Covenant implies a sharing of pains and sorrows, pleasures and celebrations. This aspect of covenant is important when the parties have a long and conflicted history, where they inhabit the same space and where the mutual sharing of stories is paramount.
This is important because it takes only a little thought to envisage a scenario where a debate about treaty continues and even deepens the divisions within Australian society rather than resolving them. Indeed, it is possible that the most important thing about a treaty will be the successful management of the process of achieving it. Nobody can imagine that the whole population will automatically and openly receive the idea of a treaty in its legal and formal sense. Within both Indigenous and non-Indigenous communities there will be differing positions, some of them openly hostile to the idea. It would be a tragedy if a successfully negotiated treaty left behind it significant disaffected groups. I do not argue that unanimity is a prerequisite. That would be to make the treaty a hostage to willful refusal. I do argue that the process of achieving a treaty is at least as important as the treaty itself.

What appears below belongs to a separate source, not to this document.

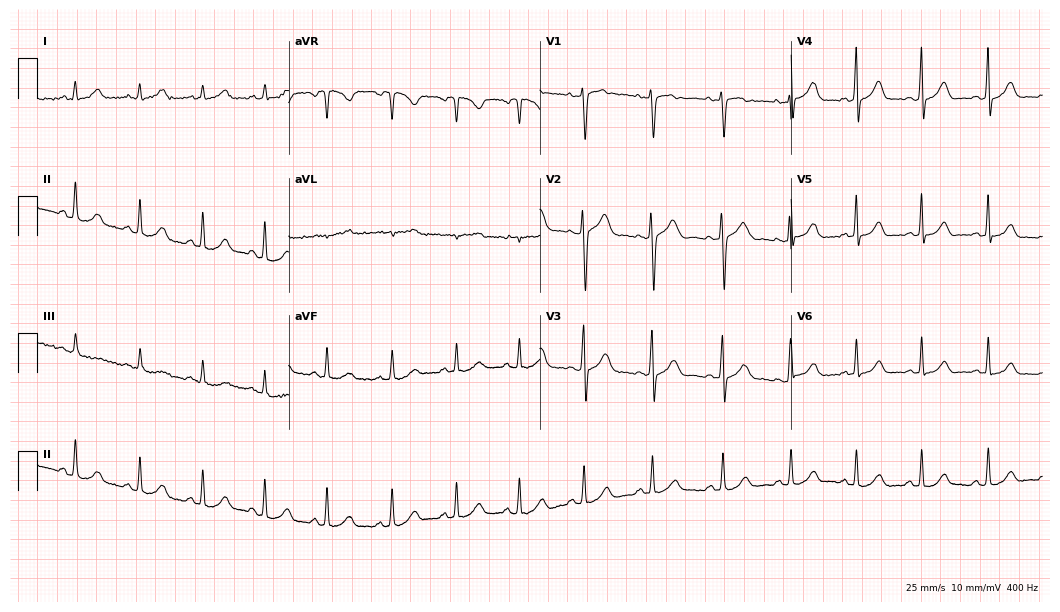
12-lead ECG from a woman, 29 years old (10.2-second recording at 400 Hz). Recorded interpretation: within normal limits.

The name for the principal barrier to a treaty is, we may say, ‘terra nullius'. It is commonly believed that this doctrine, narrowly conceived as a kind of historical legal error, has been expunged by the Mabo decision. The Christian churches are very familiar with the self-deception of thinking that formal decisions have an inevitable power. The great councils of Christendom, from Nicaea in 325CE onwards, have seemingly resolved complex questions that have had a habit of resurfacing from time to time in a different guise. This is because they dealt with deep-rooted issues. ‘Terra nullius' is like that for Australia. Far from being only a discredited legal doctrine, it is a way of thought that encourages a form of national blindness. It comes close to being a form of national sin.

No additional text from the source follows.